Now let me remind you that neither of these two resplendent aspects of the divine nature reaches its highest beauty and supremest power, except it be associated with the other. In the spectrum analysis of that great light there are the two lines; the one purest white of righteousness, and the other tinged with a ruddier glow, the line of love. The one adorns and sets off the other. Love without righteousness is flaccid, a mere gush of good-natured sentiment, impotent to confer blessing, powerless to evoke reverence. Righteousness without love is as white as snow, and as cold as ice; repellent, howsoever it may excite the sentiment of awe-struck distance. But we need that the righteousness shall be loving, and that the love shall be righteous, in order that the one may be apprehended in its tenderest tenderness and the other may be adored in its loftiest loftiness.

And yet we are always tempted to wrench the two apart, and to think that the operation of the one must sometimes, at all events on the outermost circumference of the spheres, impinge upon, and collide with, the operations of the other. Hence you get types of religion-yes! and two types of Christianity-in which the one or the other of these two harmonious attributes is emphasised to such a degree as almost to blot out the other. You get forms of religion in which the righteousness has swallowed up the love, and others in which the love has destroyed the righteousness. The effect is disastrous. In old days our fathers fell into the extreme on the one hand; and the pendulum has swung with a vengeance as far from the vertical line, to the other extreme, in these days as it ever did in the past. The religion which found its centre-point and its loftiest conception of the divine nature in the thought of His absolute righteousness made strong, if it made somewhat stern, men. And now we see renderings of the truth that God is love which degrade the lofty, noble, sovereign conception of the righteous God that loveth, into mere Indulgence on the throne of the universe. And what is the consequence? All the stern teachings of Scripture men recoil from, and try to explain away. The ill desert of sin, and the necessary iron nexus between sin and suffering-and as a consequence the sacrificial work of Jesus Christ, and the supreme glory of His mission in that He is the Redeemer of mankind-are all become unfashionable to preach and unfashionable to believe. God is Love.
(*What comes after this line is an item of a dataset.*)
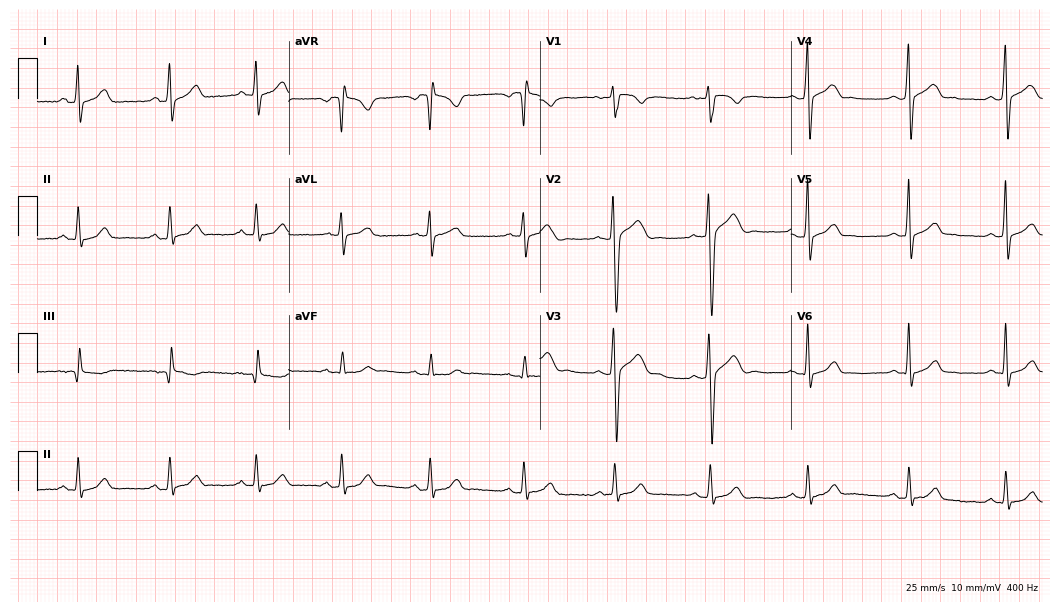
12-lead ECG from a 30-year-old male. Labelled as a normal ECG.
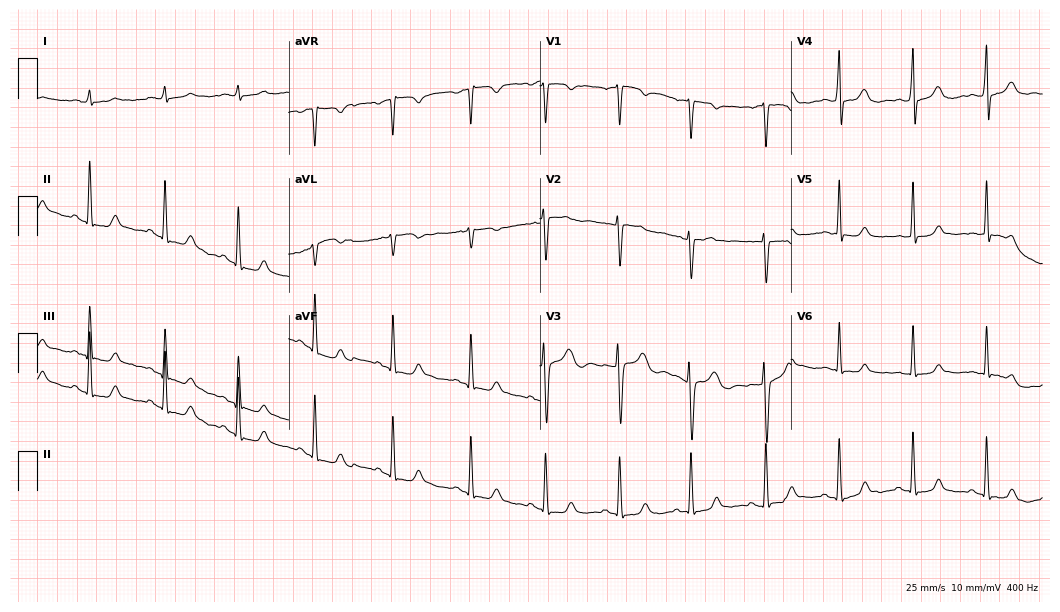
Electrocardiogram, a female patient, 41 years old. Overall reading on record: normal ECG.

We cannot make too much of His love, unless by reason of it we make too little of His righteousness.

The Psalmist, in his childlike faith, saw deeper and more truly than many would-be theologians and thinkers of this day, when he proclaimed in one breath ‘Good and upright is the Lord.’ Let us not forget that the Apostle, whose great message to the world was, as the last utterance completing the process of revelation, ‘God is Love,’ had it also in charge to ‘declare unto us that God is Light, and in Him is no darkness at all.’

II. And so, secondly, mark the calm confidence builded on this conception of the divine character.

What a wonderful ‘therefore’ that is!-the logic of faith and not of sense. ‘Good and upright is the Lord; therefore will He teach sinners in the way.’ The coexistence of these two aspects in the perfect divine character is for us a guarantee that He cannot leave men, however guilty they may be, to grope in the dark, or keep His lips locked in silence. The Psalmist does not mean guidance as to practical advantages and worldly prosperity. That may also be looked for, in a modified degree. But what he means is guidance as to the one important thing, the sovereign conception of duty, the eternal law of right and wrong. God will not leave a man without adequate teaching as to that, just because He is loving and righteous.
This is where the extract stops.